Viginti quinque annorum erat Joatham cum regnare cœpisset, et sedecim annis regnavit in Jerusalem: nomen matris ejus Jerusa filia Sadoc.
2 Hij deed wat goed was in de ogen van Jahweh, juist zoals zijn vader Ozias gedaan had; behalve dan, dat hij het heiligdom van Jahweh niet binnendrong. Maar het volk bleef zich nog altijd slecht gedragen.
Fecitque quod rectum erat coram Domino, juxta omnia quæ fecerat Ozias pater suus, excepto quod non est ingressus templum Domini: et adhuc populus delinquebat.
3 Hij liet de Hoge Poort van de tempel van Jahweh bouwen, en de muur van de Ofel versterken.
Ipse ædificavit portam domus Domini excelsam, et in muro Ophel multa construxit.
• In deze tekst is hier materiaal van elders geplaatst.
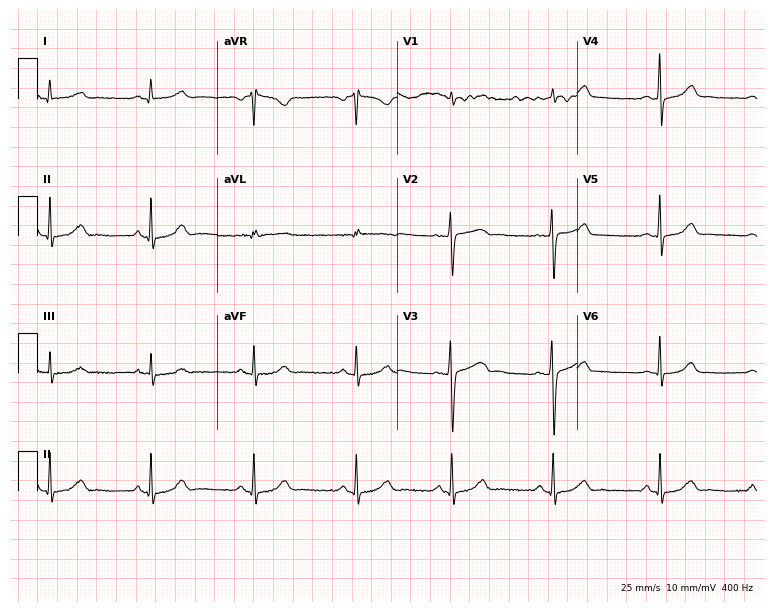
12-lead ECG from a 27-year-old female. Recorded interpretation: within normal limits.

4 Hij liet verder steden bouwen op het gebergte van Juda, en in de wouden burchten en torens aanleggen.
Urbes quoque ædificavit in montibus Juda, et in saltibus castella et turres.
5 Hij voerde oorlog met den koning der Ammonieten, en overwon hen. De Ammonieten moesten hem dat jaar een schatting betalen van honderd talenten zilver, tienduizend kor tarwe en tienduizend kor gerst; dit betaalden de Ammonieten hem ook in de beide volgende jaren.
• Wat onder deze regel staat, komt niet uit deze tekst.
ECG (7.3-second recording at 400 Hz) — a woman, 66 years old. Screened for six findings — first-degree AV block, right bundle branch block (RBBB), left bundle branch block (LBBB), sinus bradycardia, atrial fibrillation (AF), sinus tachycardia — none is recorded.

Ipse pugnavit contra regem filiorum Ammon, et vicit eos, dederuntque ei filii Ammon in tempore illo centum talenta argenti, et decem millia coros tritici, ac totidem coros hordei: hæc ei præbuerunt filii Ammon in anno secundo et tertio.
6 Zo werd Jotam steeds machtiger, omdat hij de paden van Jahweh, zijn God, bleef bewandelen.
Corroboratusque est Joatham, eo quod direxisset vias suas coram Domino Deo suo.
7 De verdere geschiedenis van Jotam, met al zijn oorlogen en ondernemingen, staat opgetekend in het boek van de koningen van Israël en Juda.
Reliqua autem sermonum Joatham, et omnes pugnæ ejus et opera, scripta sunt in libro regum Israël et Juda.
8 Hij was vijf en twintig jaar, toen hij koning werd, en heeft zestien jaar in Jerusalem geregeerd.
Viginti quinque annorum erat cum regnare cœpisset, et sedecim annis regnavit in Jerusalem.
9 Toen ging Jotam bij zijn vaderen te ruste; men begroef hem in de Davidstad. Zijn zoon Achaz volgde hem op.
Dormivitque Joatham cum patribus suis, et sepelierunt eum in civitate David: et regnavit Achaz filius ejus pro eo.